EXERCISE DIRECTIONS:
Without any omission, reproduce the records that follow.

Records from a data collection

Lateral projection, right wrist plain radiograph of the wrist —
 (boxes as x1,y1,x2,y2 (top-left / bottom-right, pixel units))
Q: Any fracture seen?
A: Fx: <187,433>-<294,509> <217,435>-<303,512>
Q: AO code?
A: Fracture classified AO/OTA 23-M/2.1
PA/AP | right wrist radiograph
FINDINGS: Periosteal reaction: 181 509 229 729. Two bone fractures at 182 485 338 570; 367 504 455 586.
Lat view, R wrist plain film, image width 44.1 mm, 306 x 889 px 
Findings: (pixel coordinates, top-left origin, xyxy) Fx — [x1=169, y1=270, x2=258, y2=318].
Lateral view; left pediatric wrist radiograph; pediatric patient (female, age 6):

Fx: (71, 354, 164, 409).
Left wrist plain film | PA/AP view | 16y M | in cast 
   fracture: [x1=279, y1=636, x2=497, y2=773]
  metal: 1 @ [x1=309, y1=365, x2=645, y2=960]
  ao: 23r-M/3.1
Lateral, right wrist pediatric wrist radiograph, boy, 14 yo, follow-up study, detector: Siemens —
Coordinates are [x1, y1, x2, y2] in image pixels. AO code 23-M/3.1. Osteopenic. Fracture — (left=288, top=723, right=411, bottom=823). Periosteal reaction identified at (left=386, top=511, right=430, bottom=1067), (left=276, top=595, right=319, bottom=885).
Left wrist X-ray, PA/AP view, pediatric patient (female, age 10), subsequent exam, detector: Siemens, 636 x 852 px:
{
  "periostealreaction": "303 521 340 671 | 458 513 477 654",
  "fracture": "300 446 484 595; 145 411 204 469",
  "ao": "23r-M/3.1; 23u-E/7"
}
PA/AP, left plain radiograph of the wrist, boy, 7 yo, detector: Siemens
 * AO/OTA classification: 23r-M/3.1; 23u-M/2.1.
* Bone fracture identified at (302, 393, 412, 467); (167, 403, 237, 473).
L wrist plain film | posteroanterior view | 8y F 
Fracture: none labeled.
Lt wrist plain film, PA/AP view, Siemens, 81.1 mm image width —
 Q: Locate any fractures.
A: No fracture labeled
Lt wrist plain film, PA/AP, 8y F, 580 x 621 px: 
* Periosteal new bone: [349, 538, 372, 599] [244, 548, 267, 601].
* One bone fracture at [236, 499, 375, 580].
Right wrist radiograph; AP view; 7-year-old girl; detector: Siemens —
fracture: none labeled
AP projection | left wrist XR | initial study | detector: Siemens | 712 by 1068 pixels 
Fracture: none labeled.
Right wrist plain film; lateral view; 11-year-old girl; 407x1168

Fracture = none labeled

RESPONSE TO THE EXERCISE:
Lateral projection, right wrist plain radiograph of the wrist —
 (boxes as x1,y1,x2,y2 (top-left / bottom-right, pixel units))
Q: Any fracture seen?
A: Fx: <187,433>-<294,509> <217,435>-<303,512>
Q: AO code?
A: Fracture classified AO/OTA 23-M/2.1
PA/AP | right wrist radiograph
FINDINGS: Periosteal reaction: 181 509 229 729. Two bone fractures at 182 485 338 570; 367 504 455 586.
Lat view, R wrist plain film, image width 44.1 mm, 306 x 889 px 
Findings: (pixel coordinates, top-left origin, xyxy) Fx — [x1=169, y1=270, x2=258, y2=318].
Lateral view; left pediatric wrist radiograph; pediatric patient (female, age 6):

Fx: (71, 354, 164, 409).
Left wrist plain film | PA/AP view | 16y M | in cast 
   fracture: [x1=279, y1=636, x2=497, y2=773]
  metal: 1 @ [x1=309, y1=365, x2=645, y2=960]
  ao: 23r-M/3.1
Lateral, right wrist pediatric wrist radiograph, boy, 14 yo, follow-up study, detector: Siemens —
Coordinates are [x1, y1, x2, y2] in image pixels. AO code 23-M/3.1. Osteopenic. Fracture — (left=288, top=723, right=411, bottom=823). Periosteal reaction identified at (left=386, top=511, right=430, bottom=1067), (left=276, top=595, right=319, bottom=885).
Left wrist X-ray, PA/AP view, pediatric patient (female, age 10), subsequent exam, detector: Siemens, 636 x 852 px:
{
  "periostealreaction": "303 521 340 671 | 458 513 477 654",
  "fracture": "300 446 484 595; 145 411 204 469",
  "ao": "23r-M/3.1; 23u-E/7"
}
PA/AP, left plain radiograph of the wrist, boy, 7 yo, detector: Siemens
 * AO/OTA classification: 23r-M/3.1; 23u-M/2.1.
* Bone fracture identified at (302, 393, 412, 467); (167, 403, 237, 473).
L wrist plain film | posteroanterior view | 8y F 
Fracture: none labeled.
Lt wrist plain film, PA/AP view, Siemens, 81.1 mm image width —
 Q: Locate any fractures.
A: No fracture labeled
Lt wrist plain film, PA/AP, 8y F, 580 x 621 px: 
* Periosteal new bone: [349, 538, 372, 599] [244, 548, 267, 601].
* One bone fracture at [236, 499, 375, 580].
Right wrist radiograph; AP view; 7-year-old girl; detector: Siemens —
fracture: none labeled
AP projection | left wrist XR | initial study | detector: Siemens | 712 by 1068 pixels 
Fracture: none labeled.
Right wrist plain film; lateral view; 11-year-old girl; 407x1168

Fracture = none labeled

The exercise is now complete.